* **Exercise aim**:
Take the lines below from the one with "Żołnierze WOP i" through the one with "Bystrzyca Kłodzka, kościół" and print only them, exactly. Don't print the pictures.

* **Material shown**:
★ ★ ★ ★
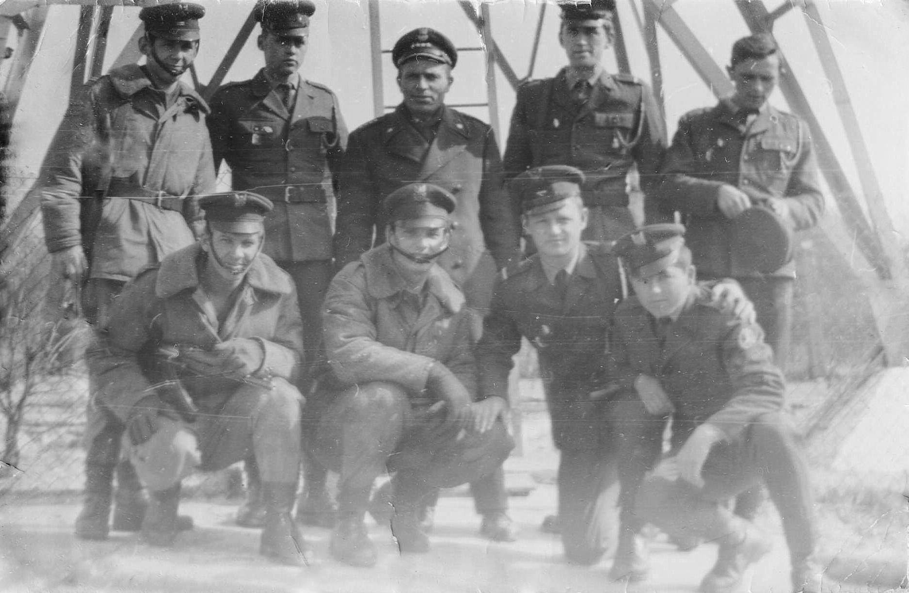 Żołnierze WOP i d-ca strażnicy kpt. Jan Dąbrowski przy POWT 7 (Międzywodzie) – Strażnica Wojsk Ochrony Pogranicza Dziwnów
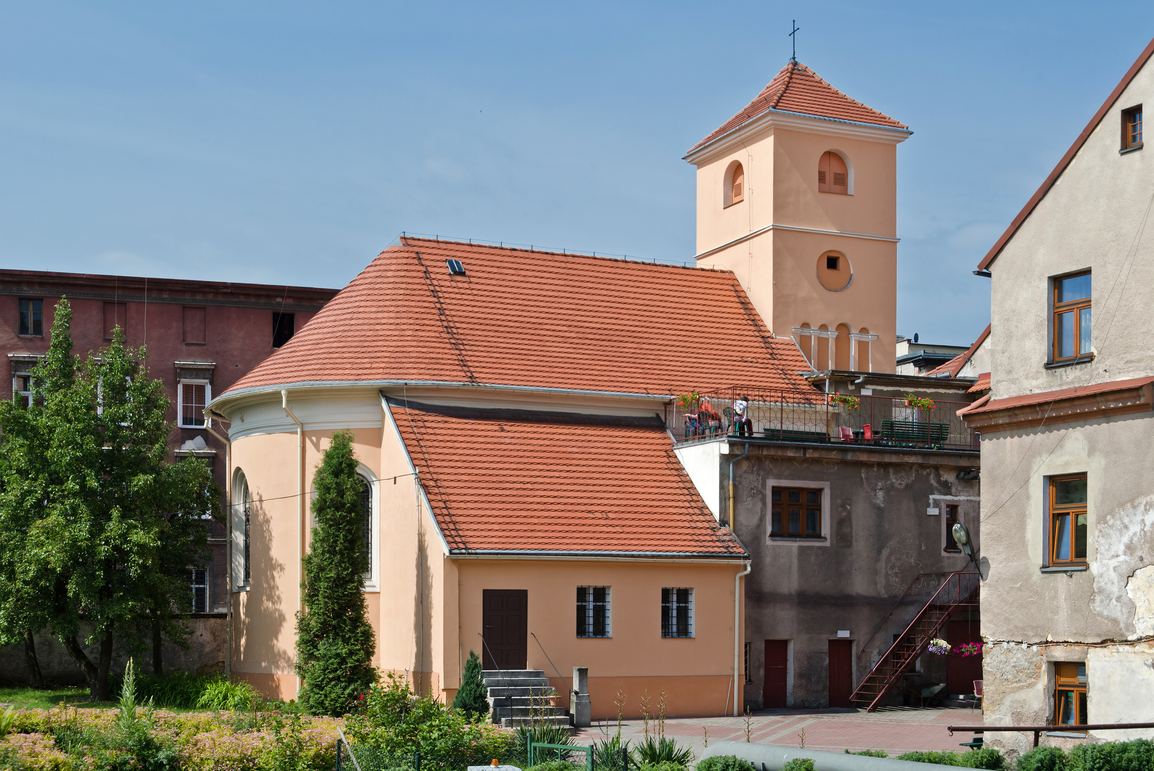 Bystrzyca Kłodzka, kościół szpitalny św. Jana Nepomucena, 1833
★ ★ ★ ★
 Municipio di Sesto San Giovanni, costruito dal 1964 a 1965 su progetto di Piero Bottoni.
★ ★ ★ ★
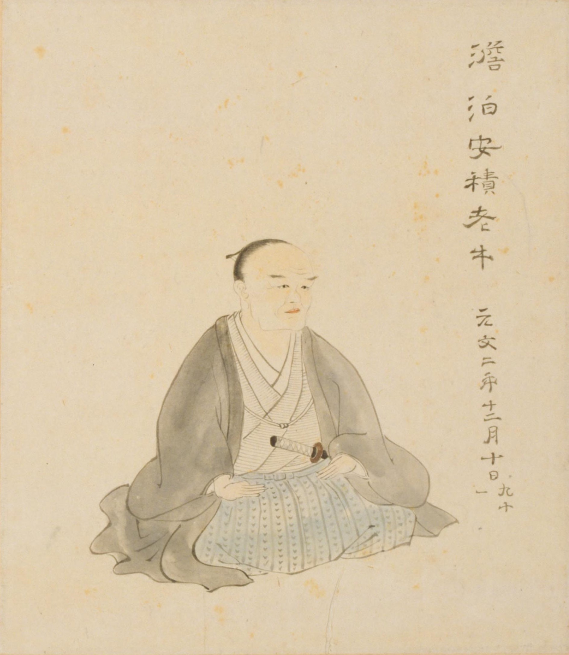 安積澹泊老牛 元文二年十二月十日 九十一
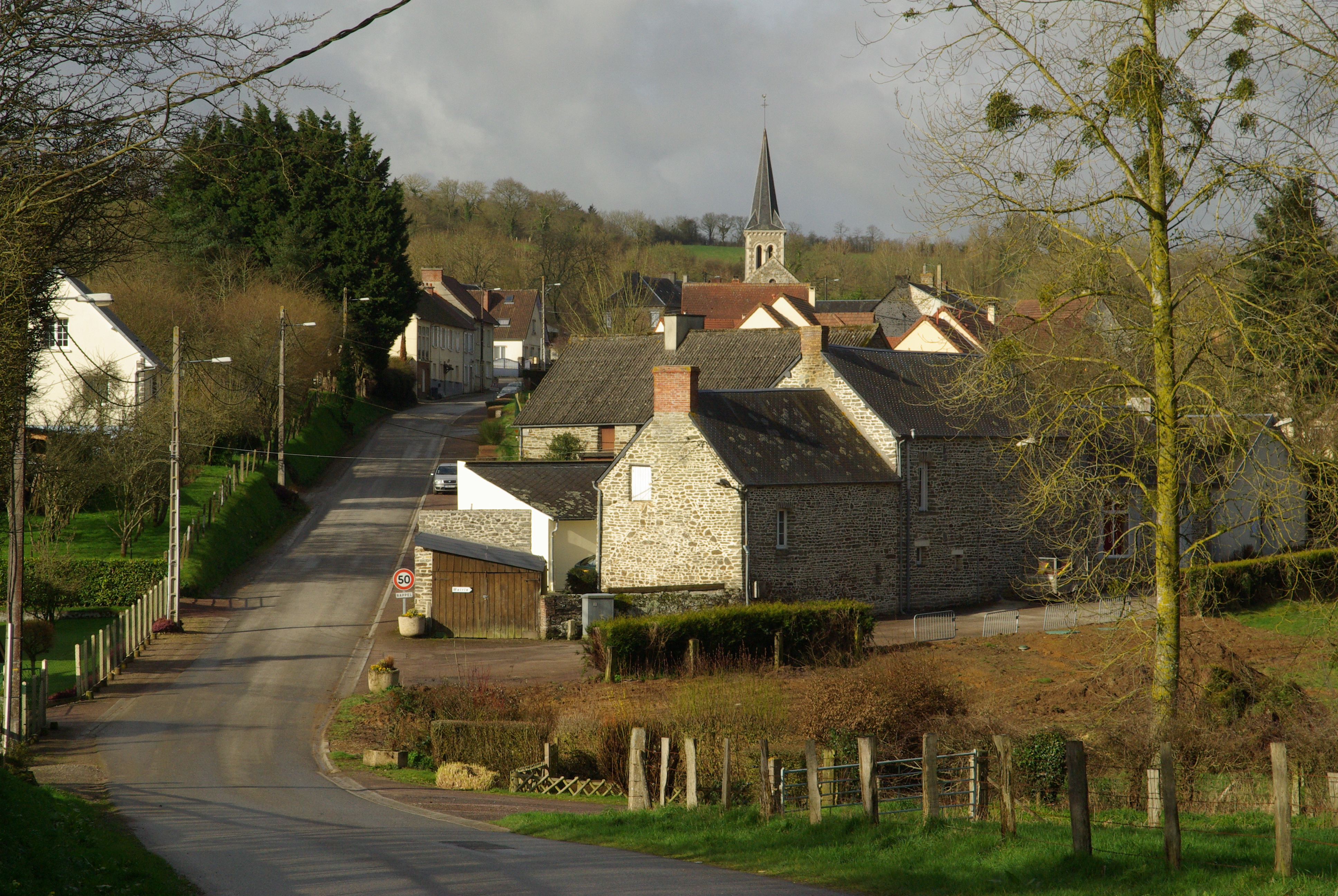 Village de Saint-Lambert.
★ ★ ★ ★
* **Response**:
 Żołnierze WOP i d-ca strażnicy kpt. Jan Dąbrowski przy POWT 7 (Międzywodzie) – Strażnica Wojsk Ochrony Pogranicza Dziwnów
 Bystrzyca Kłodzka, kościół szpitalny św. Jana Nepomucena, 1833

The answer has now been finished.